Oracle VM for SPARC (LDoms)

LDoms provide hardware-assisted separation between multiple Solaris instances on the same SPARC server. It is a familiar model of server virtualization, just like VMware, Hyper-V, Xen or VirtualBox. Once the hypervisor (consisting of control/service domains) is set up and resources allocated, most procedures are the same for a guest ldom as they are for a standalone server.

However, to get to that point there are a number of design decisions to make. This section will take you through some common pitfalls and solutions.

See also:

Side note: The name "Oracle VM for SPARC" can be misleading because it is completely different to "Oracle VM for x86", which is built on top of Xen technology. When a customer asks me for help with "Oracle VM", I always have to confirm the platform up front. I find it much easier to use the term "ldoms".

In an ldoms configuration, a service domain is responsible for handling hardware resources such as network and storage on behalf of its guests. The simplest configuration is to use a single primary domain which functions as a service domain for all of the guest domains. 

It is possible to configure SPARC servers with redundant service domains (e.g. primary and secondary).

The headline feature of ldoms is the ability to live migrate a guest instance from one physical server to another, as long as they are configured correctly using shared storage.
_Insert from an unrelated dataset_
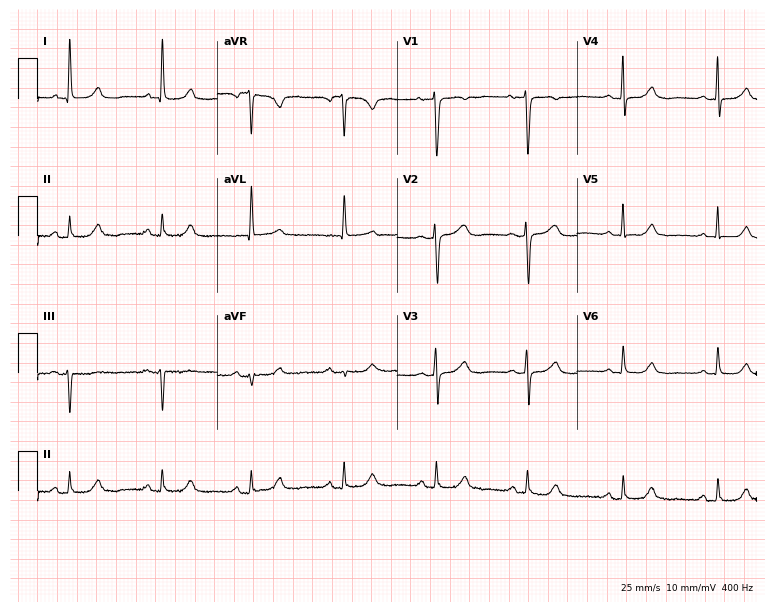
12-lead ECG from a 71-year-old female patient. Recorded interpretation: within normal limits.

If you are converting several previously standalone machines into a smaller number of ldoms, you should at a minimum use link aggregation on 1Gb links to provide some level of load balancing. If you plan on using 10Gb Ethernet, note that the ldoms virtualization layer can introduce a significant performance penalty for 10Gb Ethernet unless configured correctly.

LDoms are most efficient when they are allocated whole CPU cores. On the SPARC T4 and T5 servers, each CPU core has 8 threads. If multiple ldoms share a core:

  • The per-core cache may be thrashed by the different workloads, causing unpredictable performance
  • The automatic single-thread optimization feature on the CPU may work correctly, potentially halving single-thread performance

I would only ever use partial-core allocations on a "play" server where there is a need for more guest ldoms than there are CPU cores.
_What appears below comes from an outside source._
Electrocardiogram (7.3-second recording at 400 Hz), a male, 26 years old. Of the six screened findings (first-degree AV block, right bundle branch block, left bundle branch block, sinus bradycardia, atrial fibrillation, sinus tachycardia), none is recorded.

One use case for limiting the CPU usage is to reduce Oracle license costs through hard partitioning. Note that there are specific instructions for configuring ldoms to comply with Oracle's hard partitioning rules.

Alternatives:

The Oracle documentation on configuring virtual disk devices provides instructions on several ways to configure vdisks for your guest ldoms, but unfortunately doesn't tell you about the severe performance issues you can encounter from following those instructions.
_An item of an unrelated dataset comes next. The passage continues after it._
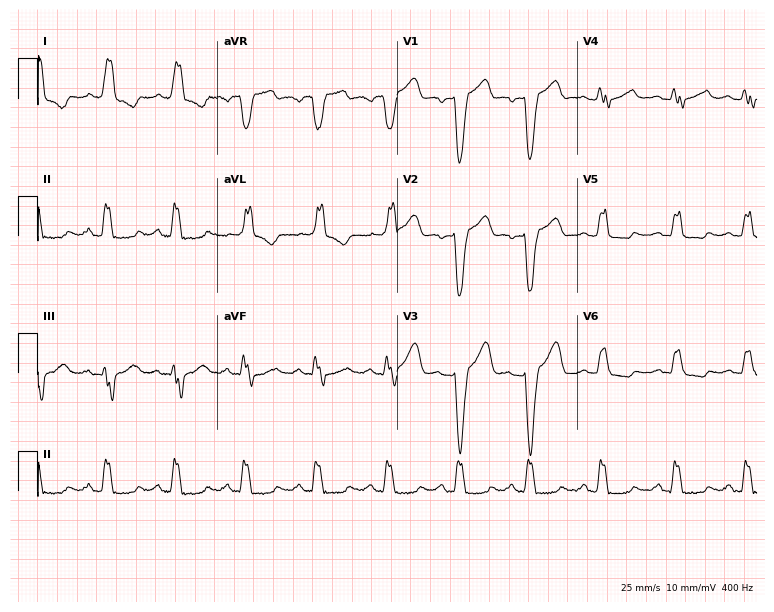
Resting 12-lead electrocardiogram (7.3-second recording at 400 Hz). Patient: a 49-year-old female. The tracing shows left bundle branch block.
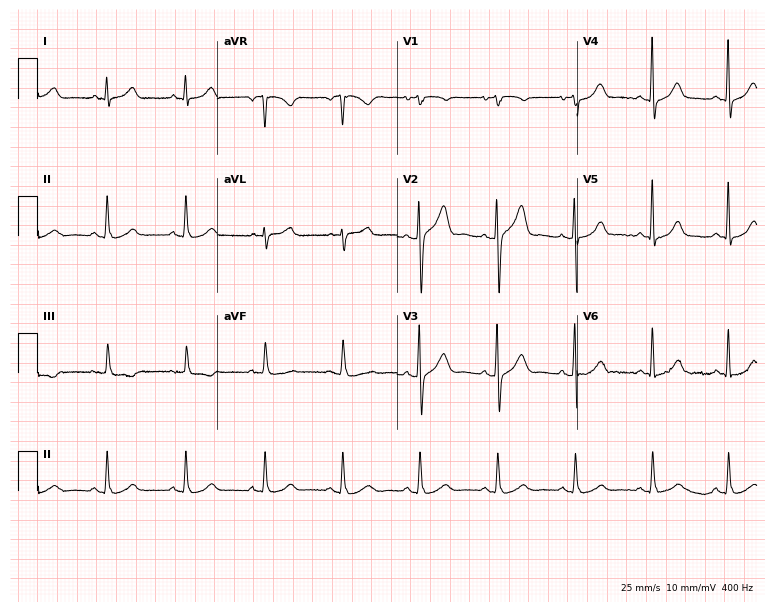
12-lead ECG from an 84-year-old man. No first-degree AV block, right bundle branch block, left bundle branch block, sinus bradycardia, atrial fibrillation or sinus tachycardia recorded for this tracing.

In most new environments I like to use 802.3ad (LACP) link aggregation, also known as bonding and port-channeling.

Side note: The term "trunking" can confuse people because it means two different things. It can mean link aggregation: bundling multiple physical links to create one logical link; or it can mean VLAN tagging: sending multiple separate networks over one link. Therefore I try to avoid the the term "trunking" and instead I just talk about link aggregation or VLAN tagging.